With total darkness comes the familiar growing discomfort that creeps in during the sudden absence of light, as my eyes try to adjust to the surrounding nothingness. Then — light. One single lamp atop a desk, barely illuminating one side of the face of a woman who is seated at the small, rectangular kitchen table. The few household objects on the table — a box of cereal, a piece of fruit, a picture frame — are overlooked as the woman’s worry-stricken expression immediately grasps your attention. Just as you begin to ponder the cause of this woman’s anxiety, the light is abruptly shut off and you’re in total darkness again. Then another flicker of light — then dark … It goes on like this, like a curious child playing with a light switch.
As the intervals of darkness grow shorter, flashes of scenes onstage are more difficult to catch as your eyes try to adjust to the constantly changing light. Did the logo on the cereal box change? Has the picture frame moved? I’m reminded of one of my favourite childhood games — can you spot the difference? Each flicker of light presents a new version of an effortlessly flawless tableau with the dancer in complete stillness, as I try to resolve whether she is even real.

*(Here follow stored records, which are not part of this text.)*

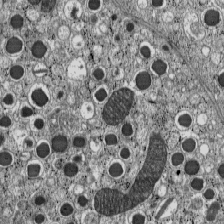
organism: C57BL Mouse
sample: Pancreatic islet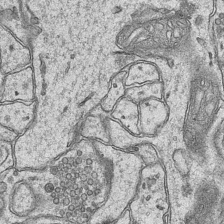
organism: Mouse
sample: CA1 Hippocampus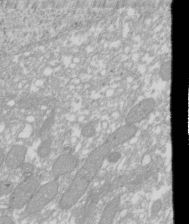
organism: Xenopus
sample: Cilia; centrioles in frog embryo cells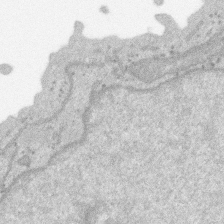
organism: Human
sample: Lung epithelial cells infected with SARS-CoV-2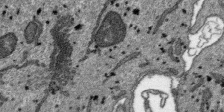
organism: Human
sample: Lung epithelial cells, uninfected (mock) control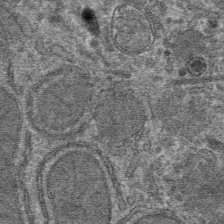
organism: Mouse
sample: Mouse hepatocytes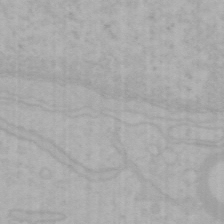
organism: Mouse
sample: Choroid plexus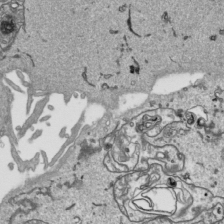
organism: Human
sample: Mitochondria in HCT116 cells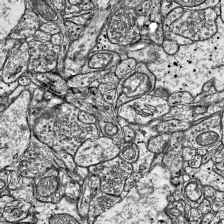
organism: Mouse
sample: Visual Cortex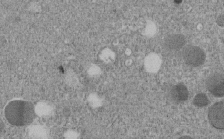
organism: C. elegans
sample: C. elegans embryo early stage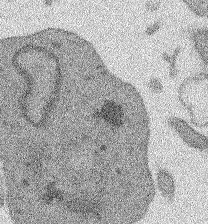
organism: Human
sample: HeLa cells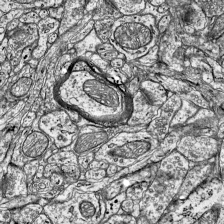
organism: Mouse
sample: Visual Cortex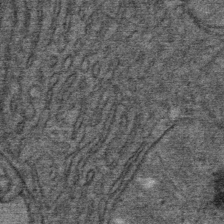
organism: Mouse
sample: Mouse Salivary gland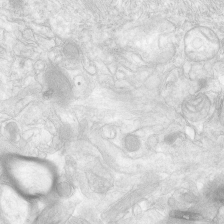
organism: Human
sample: Neocortex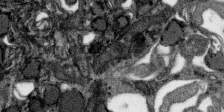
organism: Human
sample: Lung epithelial cells, uninfected (mock) control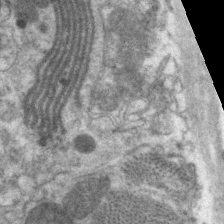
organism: C. elegans
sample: Pharynx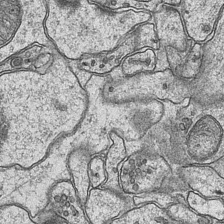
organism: Mouse
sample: CA1 Hippocampus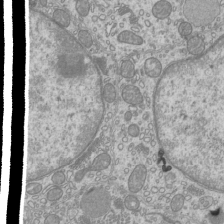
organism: Mouse
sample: Cilia; mouse epididymis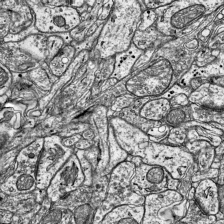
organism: Mouse
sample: Visual Cortex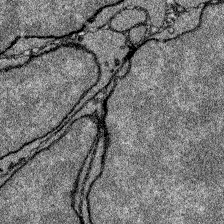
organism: Zebrafish
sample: Larval olfactory bulb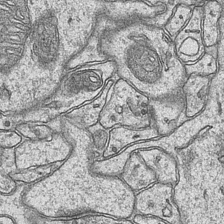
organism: Mouse
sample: CA1 Hippocampus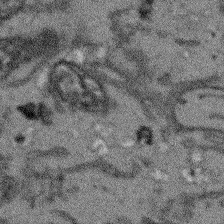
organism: Arabidopsis thaliana
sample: Root tip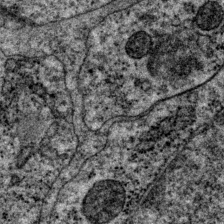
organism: P. pacificus
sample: Pharynx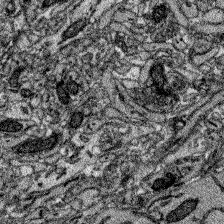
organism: Zebrafish
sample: Larval olfactory bulb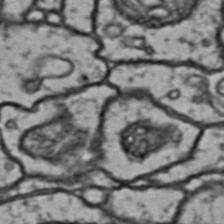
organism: Drosophila
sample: Brain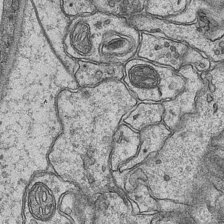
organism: Mouse
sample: CA1 Hippocampus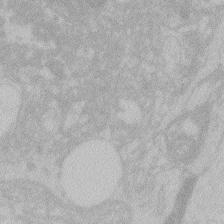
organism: Zebrafish
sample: Macrophage infected with Toxoplasma gondii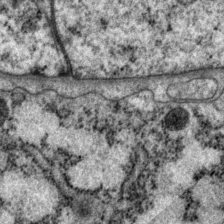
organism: P. pacificus
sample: Pharynx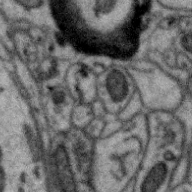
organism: Zebra finch
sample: Brain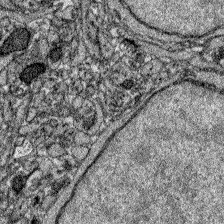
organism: Zebrafish
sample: Larval olfactory bulb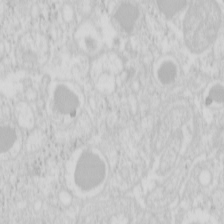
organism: Mouse
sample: Pancreas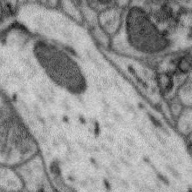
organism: Zebra finch
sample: Brain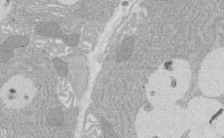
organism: Rat
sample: Salivary granule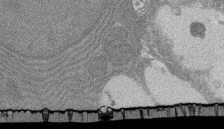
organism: Rat
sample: Salivary granule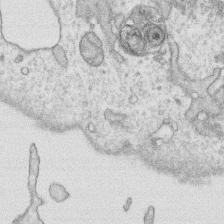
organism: Human
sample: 1205lu cells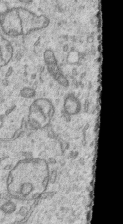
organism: Human
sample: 1205lu cells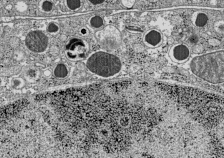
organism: C57BL Mouse
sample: Pancreatic islet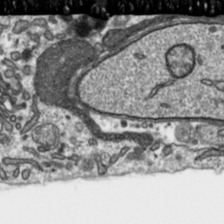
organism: Toxoplasma gondii
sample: Parasites in a vacuole inside a host cell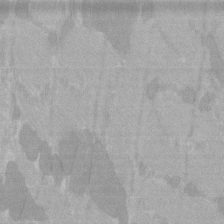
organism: C57BL Mouse
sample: Tibialis anterior muscle cell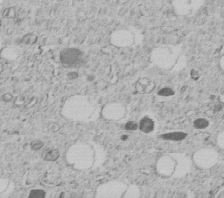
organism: C. elegans
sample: C. elegans embryo early stage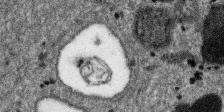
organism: Human
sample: Lung epithelial cells infected with SARS-CoV-2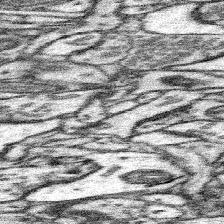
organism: Mouse
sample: Somatosensory cortex neuropil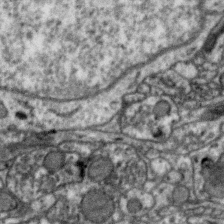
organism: Zebra finch
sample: Brain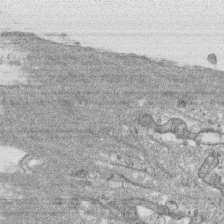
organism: Human
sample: CRL-1474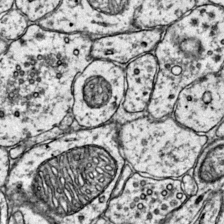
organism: Mouse
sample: Primary visual cortex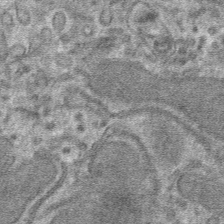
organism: Mouse
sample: Mouse hepatocytes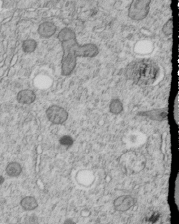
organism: C. elegans
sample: C. elegans embryo early stage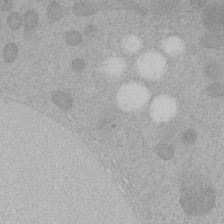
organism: C. elegans
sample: C. elegans embryo early stage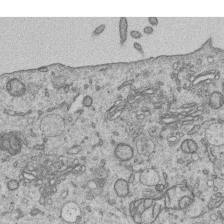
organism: Human
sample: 1205lu cells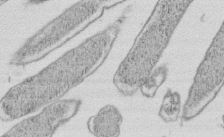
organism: E. coli
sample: Bacterial nucleoid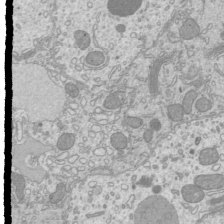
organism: Mouse
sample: Cilia; mouse epididymis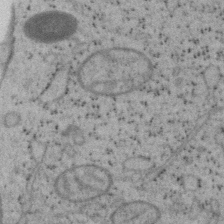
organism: Human
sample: HeLa cells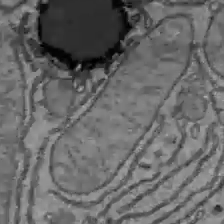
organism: C57BL Mouse
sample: Liver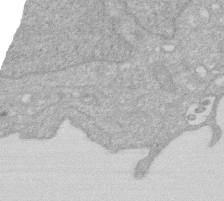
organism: Human
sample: HIV infected U937 cells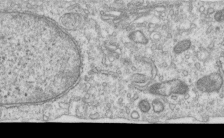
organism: Human
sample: Centriole in RPE cells

This is the work Habiter, choreographed by Katia-Marie Germain and danced by Marie-Gabrielle Ménard and Germain — the first work of two in the Matjash Mrozewski series from the 2019 dance: made in canada Festival. It’s a work that stuns by creating illusion. This excerpt from the longer work grounds itself in the mundane of the everyday but keeps audiences second-guessing with every seamless stage change. Many of these changes break long unsettling moments, supported by the constant pulsing of the mechanical-sounding repeating music. Moments of stillness are instantly broken by abrupt occurrences, like the drop of a spoon. The spoon, precariously balanced in the dancer’s hands, would inevitability drop, but that didn’t diminish its ability to make me jump in my seat. Similarly, minute actions break the hypnosis of Habiter.

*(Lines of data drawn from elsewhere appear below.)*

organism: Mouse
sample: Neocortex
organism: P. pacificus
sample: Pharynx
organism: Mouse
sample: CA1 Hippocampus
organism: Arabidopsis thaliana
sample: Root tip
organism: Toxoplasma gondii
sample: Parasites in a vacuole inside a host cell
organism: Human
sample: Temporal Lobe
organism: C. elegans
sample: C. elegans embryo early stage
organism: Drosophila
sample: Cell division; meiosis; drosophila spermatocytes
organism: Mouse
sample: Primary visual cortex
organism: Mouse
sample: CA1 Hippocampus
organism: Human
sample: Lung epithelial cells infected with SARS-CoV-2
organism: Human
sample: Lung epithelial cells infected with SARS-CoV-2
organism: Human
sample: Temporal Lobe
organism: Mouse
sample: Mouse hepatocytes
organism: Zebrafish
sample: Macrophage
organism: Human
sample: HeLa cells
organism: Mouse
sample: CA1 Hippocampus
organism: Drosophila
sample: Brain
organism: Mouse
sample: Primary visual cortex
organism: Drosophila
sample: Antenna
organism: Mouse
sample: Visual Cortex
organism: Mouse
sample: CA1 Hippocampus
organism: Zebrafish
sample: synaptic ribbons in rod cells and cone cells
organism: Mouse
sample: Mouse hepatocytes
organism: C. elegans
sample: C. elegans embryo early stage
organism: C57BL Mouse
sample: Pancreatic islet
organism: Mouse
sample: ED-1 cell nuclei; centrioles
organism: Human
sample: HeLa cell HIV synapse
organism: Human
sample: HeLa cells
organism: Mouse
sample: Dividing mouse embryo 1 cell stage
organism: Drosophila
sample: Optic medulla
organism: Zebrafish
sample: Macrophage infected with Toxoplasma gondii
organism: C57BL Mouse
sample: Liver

But perhaps the most gripping moments came midway through, when both Ménard and Germain were onstage, one moving as a shadow of the other. And between the tableau-esque moments of stillness, the dancers broke into robotic pulses, moving in smooth yet mechanically driven choreography. The pair’s uncanny synchronicity, in the simplest of actions like swiping their forearm across the table, were timed with the utmost precision, challenging the idea that perfection does not exist.
While the blackout pauses between scenes could sometimes last longer than expected and proved to be a bit hard on the eyes, which have to constantly readjust to the light and dark of the space between the flickers, it all proved to add to the experience of defying the familiar: what we see and remember may not always represent reliability.

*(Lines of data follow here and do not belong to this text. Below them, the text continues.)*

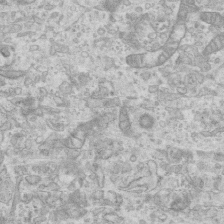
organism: Mouse
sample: Centriole in ependymal cells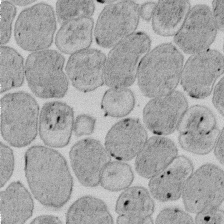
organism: E. coli
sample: Bacterial nucleoid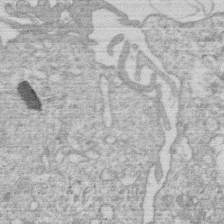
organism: Human
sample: Macrophage cells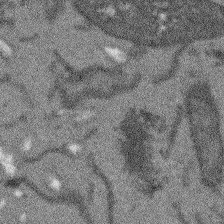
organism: Arabidopsis thaliana
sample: Root tip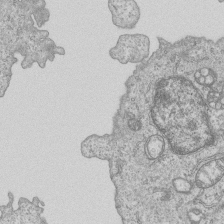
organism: Human
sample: MDA-MB-231 cells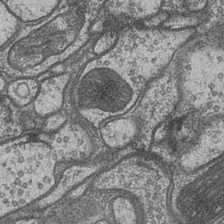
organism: Drosophila
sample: Optic medulla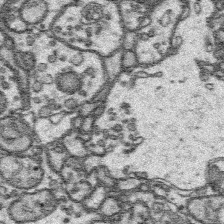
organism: Platynereis dumerilii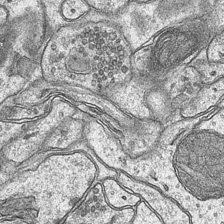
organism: Mouse
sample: CA1 Hippocampus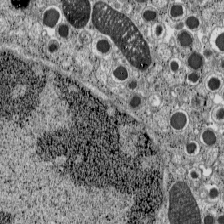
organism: C57BL Mouse
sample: Pancreatic islet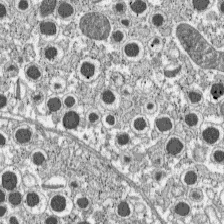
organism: C57BL Mouse
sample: Pancreatic islet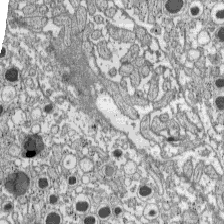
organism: C57BL Mouse
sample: Pancreatic islet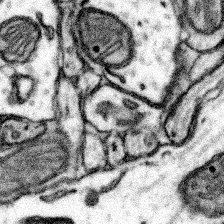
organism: Mouse
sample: Somatosensory cortex neuropil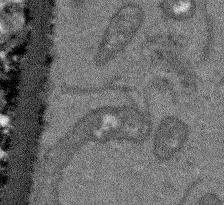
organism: Arabidopsis thaliana
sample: Root tip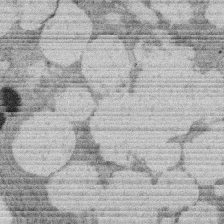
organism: Rat
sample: Salivary granule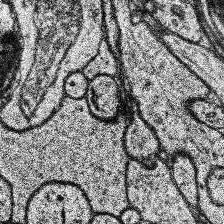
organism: Human
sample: Temporal Lobe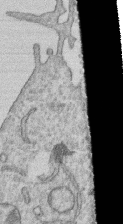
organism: Human
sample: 1205lu cells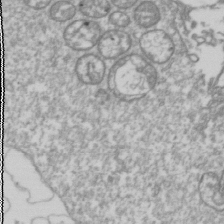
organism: Drosophila
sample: Cell division; meiosis; drosophila spermatocytes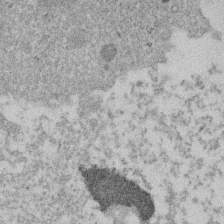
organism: Mouse
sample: Dividing mouse embryo 1 cell stage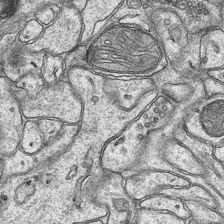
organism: Mouse
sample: CA1 Hippocampus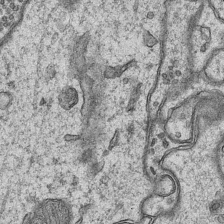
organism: Mouse
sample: CA1 Hippocampus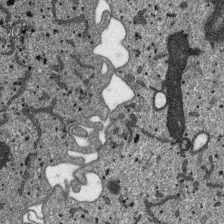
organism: Human
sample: Lung epithelial cells infected with SARS-CoV-2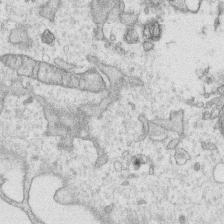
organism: Human
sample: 1205lu cells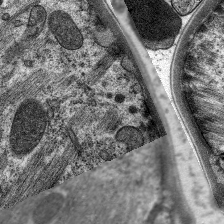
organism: C. elegans
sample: Pharynx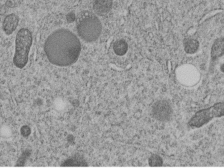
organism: C. elegans
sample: C. elegans embryo early stage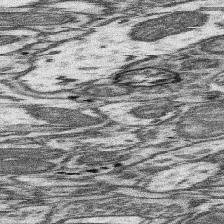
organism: Mouse
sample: Somatosensory cortex neuropil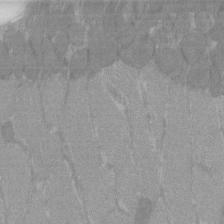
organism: C57BL Mouse
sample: Tibialis anterior muscle cell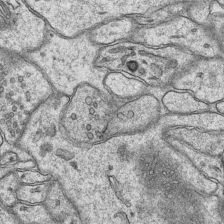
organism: Mouse
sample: CA1 Hippocampus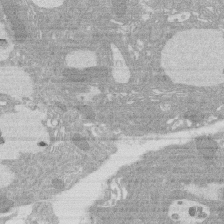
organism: Rat
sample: Salivary granule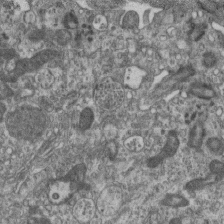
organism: Mouse
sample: Centriole in ependymal cells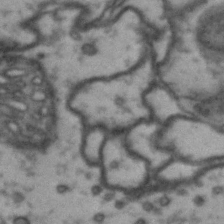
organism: Drosophila
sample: Brain

In the second half of the series, Company 605’s co-artistic director Josh Martin shared an excerpt of Leftovers, an investigational piece exploring the relationship, or perhaps lack of, between mind and body in recounting past events, including trauma. Martin’s piece jolts audiences from the start, with a forceful piece of music contrasting its predecessor. It isn’t the music that keeps my attention; it is Martin’s bewildering and distinct movement quality. It’s his staccato attitude, his absurd ability to move each of his body parts from his head to each finger and toe with such confident precision that wins me over.
While Martin’s choreography imitates the everyday — walking, falling, sleeping — each movement is clearly identifiable as both intended and needed. There’s intention behind each march, every wriggle. And while Martin is committed to each movement from the start, his dancing only grows bigger as the piece progresses, Martin is fully aware, and more importantly in control, of his body’s capabilities. He knows how to make effort look effortless.
There’s an interesting contradiction in movement throughout Martin’s excerpt, by which repertoire near the beginning is reminiscent of routine, daily actions — floor choreography that could be a sleeping pattern played in fast-forward. Yet, by the end of the piece, he’s a master of disguise, contorting his body to appear inhuman or alien; an unaccounted-for hand protrudes from his back at one point. The struggle of Martin’s performance — the constant push and pull — brings forward question of mind-body duality: does the body truly have a mind of its own? When your body no longer obeys your mind, how do you make it do what you want?